Here are some of the main points above covered:

• Autophagy is like having a Pac man inside each of your cells, chasing down, eating up and recycling dysfunctional organelles, proteins and protein aggregates.  It has three forms: i. chaperone-mediated autophagy, ii. microautophagy and iii. macroautophagy.  The last is the most important one.
• Autophagy is a stress response and behaves according to the principles of hormesis.
• Autophagy can retire and eat up old mitochondria which have become electron-leaking engines.
• Autophagy solves the problem of high baseline levels of reactive oxygen and nitrogen species.
• Autophagy  does not require proteins to be unfolded for it to work and therefore can perform housekeeping tasks undoable by the other cell-level house cleaning system, the ubiquitin-proteasome system.
• Autophagy gets rid of the protein aggregates that can make you loose your memory or walk slow as you grow old – those associated with Alzheimer’s disease, Parkinson’s disease, Huntington’s disease, ALS, CTE, and other neurodegenerative conditions.
• Autophagy keeps adult stem cells healthy and facilitates their capability to differentiate to make normal somatic body cells.
• Autophagy prevents inflammation - it works hand-in-hand with apoptosis to help the body get rid of dying cells without inducing cell rupture and inflammation.
• Autophagy prevents cancer - it helps maintain genetic stability, prevents epigenetic gene silencing.  And it helps promote oncogene-induced cellular senescence for cancer prevention.
• Autophagy saves the lives of cells by preventing unnecessary cellular apoptosis and cell necrosis.
• Autophagy is involved in Nrf2 activation and to some extent Nrf2 expression negatively regulates autophagy.

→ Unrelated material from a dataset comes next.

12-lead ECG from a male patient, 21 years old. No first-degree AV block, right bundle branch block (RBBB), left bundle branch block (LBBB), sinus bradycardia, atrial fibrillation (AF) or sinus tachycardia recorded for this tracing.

• Autophagy keeps your bone marrow stem cell population alive and functional.
• Autophagy helps with infections – it helps clear intracellular pathogens such as bacteria and viruses.
• Autophagy improves the innate immune response.

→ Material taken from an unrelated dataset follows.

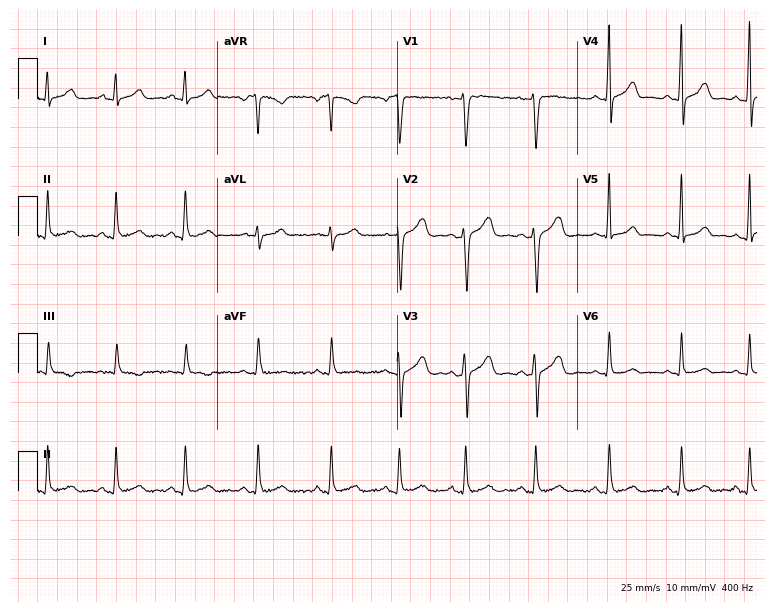
ECG (7.3-second recording at 400 Hz) — a 31-year-old female patient. Screened for six findings — first-degree AV block, right bundle branch block (RBBB), left bundle branch block (LBBB), sinus bradycardia, atrial fibrillation (AF), sinus tachycardia — none is recorded. Only these six findings were labelled.

• We are starting to understand why autophagy declines with aging.
• While autophagy declines with aging, it can exercise multiple effects to slow aging down.  It inhibits the major mechanisms of aging such as cellular senescence, protein aggregate build-up, stem cell loss, epigenetic gene silencing, telomere shortening, and oxidative damage to proteins, lipids, and DNA.
• There are many practical ways to activate Autophagy like consuming green tea and caffeine, and some less-practical ones.